§ TASK REQUIREMENTS: Your copy starts at the line containing "sample: Cortical neurons" and ends at the last line of the material below. Reproduce those lines exactly, with no pictures.
-.-.-
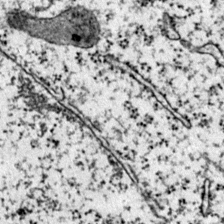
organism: Mouse
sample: Primary visual cortex
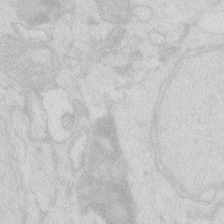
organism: Zebrafish
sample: Macrophage
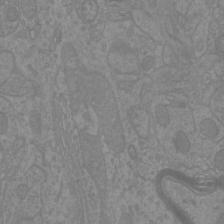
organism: Mouse
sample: Cortical neurons
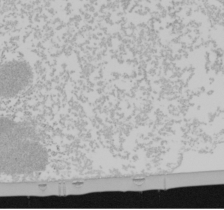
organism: Mouse
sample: Cancer cell death in ED-1 cells
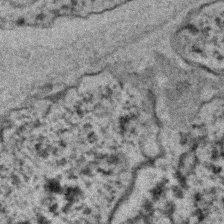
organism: C. elegans
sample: C. elegans embryo
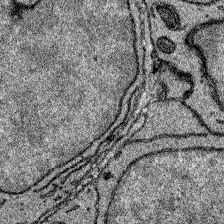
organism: Zebrafish
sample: Larval olfactory bulb
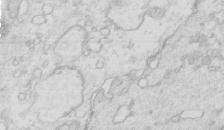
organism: Mouse
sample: Multiciliated cells
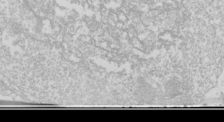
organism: Drosophila
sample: Cell division; meiosis; drosophila spermatocytes
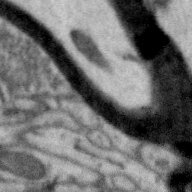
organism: Zebra finch
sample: Brain
-.-.-
§ EXPECTED ANSWER:
sample: Cortical neurons
organism: Mouse
sample: Cancer cell death in ED-1 cells
organism: C. elegans
sample: C. elegans embryo
organism: Zebrafish
sample: Larval olfactory bulb
organism: Mouse
sample: Multiciliated cells
organism: Drosophila
sample: Cell division; meiosis; drosophila spermatocytes
organism: Zebra finch
sample: Brain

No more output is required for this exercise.